# Final Project: House Price Prediction
## Corpus Christi Team
### Step 2 (Merge the Data)

#### Import requested libraries

In [2]:
import pandas as pd
import warnings
import glob
import os
import time
from time import sleep
from tqdm import tqdm

warnings.filterwarnings('ignore')
pd.set_option('display.max_columns', None)

#### Input Data

In [3]:
data_path = "../01_Get_Data_w_Property_Details/data/*.csv"
listing = glob.glob(data_path)

#### Define Search Criteria Variables

In [4]:
# Variables
city = "Houston"
state = "TX"
location = city + ", " + state
homeType = "Houses"

#### Output Data

In [5]:
# Create output directory if it does not exist
os.makedirs('./data/', exist_ok=True)

# Output file name
year, month, day, hour, min = map(int, time.strftime("%Y %m %d %H %M").split())
time_stamp = f'{year}_{month}_{day}_{hour}_{min}'
out_name = f"data_{city}_{state}_{homeType}_merged_{time_stamp}.csv"

#### Merge the Data Frames

In [6]:
cnames = ['Page', 'Item', 'zid', 'State', 'City', 'Address', 'Lat', 'Lng', 'Price', 'Image', 'Bedrooms', 'Bathrooms', 'lotArea', 'constructedArea', 'zipCode', 'CountyId', 'taxRate', 'hasGarage', 'hasPool', 'hasCooling', 'hasView', 'yearBuilt', 'stories', 'parkingSpaces', 'annualHOI', 'annualHOA', 'Zone', 'schoolElemRating', 'schoolElemDist', 'schoolMidRating', 'schoolMidDist', 'schoolHighRating', 'schoolHighDist', 'priceIncreased', 'priceDiff', 'days']
df_merged = pd.DataFrame(columns=cnames)

def merge_data(csv):
    global df_merged
    df = pd.read_csv(csv)
    df_merged = df_merged.append(df, ignore_index=True)
    del(df)

pbar = tqdm(listing[:len(listing)])
for i in pbar:
    sleep(0.5)
    pbar.set_description(f'Processing file {i}')
    csv = i
    merge_data(csv)

Processing file ../01_Get_Data_w_Property_Details/data\data_Houston_TX_Houses_p9_price_700001_900000.csv: 100%


#### Remove duplicated rows

In [7]:
# Remove Duplicated rows
numRows = len(df_merged)
numCols = len(df_merged.columns)
print(f'rows x cols: {numRows} x {numCols} (raw input data)')

# Remove duplicated rows
df_merged = df_merged.drop_duplicates(subset='zid', keep="first")
numRows = len(df_merged)
numCols = len(df_merged.columns)
print(f'rows x cols: {numRows} x {numCols} (removed duplicated rows)')
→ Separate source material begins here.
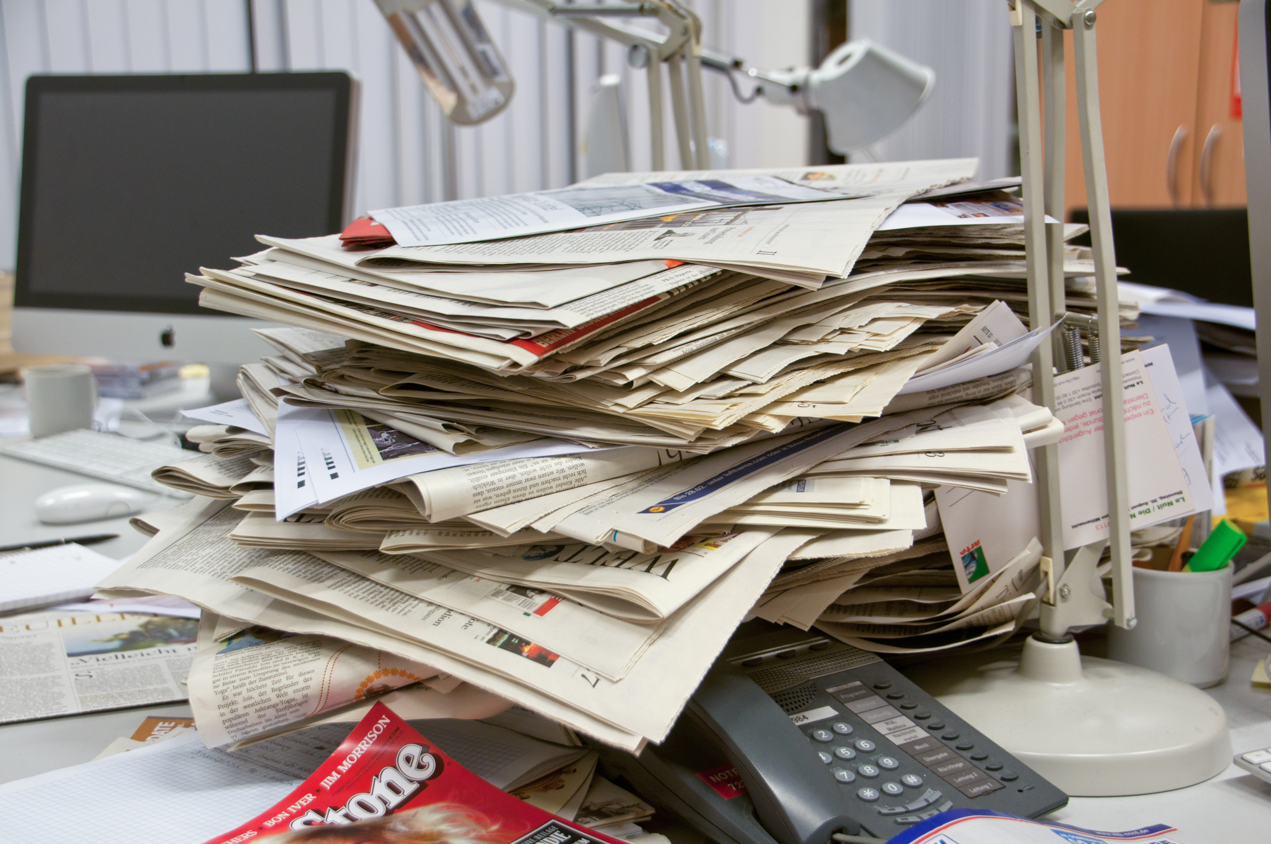 Wikipedia Stammtisch Berlin zu Besuch im Springer- Hochhaus

rows x cols: 7575 x 36 (raw input data)
rows x cols: 4501 x 36 (removed duplicated rows)


#### Save the data

In [10]:
# Sort by id (smallest to largest)
df_merged = df_merged.sort_values(by=['zid'])

# Save the merged DF to a csv file
df_merged.to_csv(f'./data/{out_name}', index=False)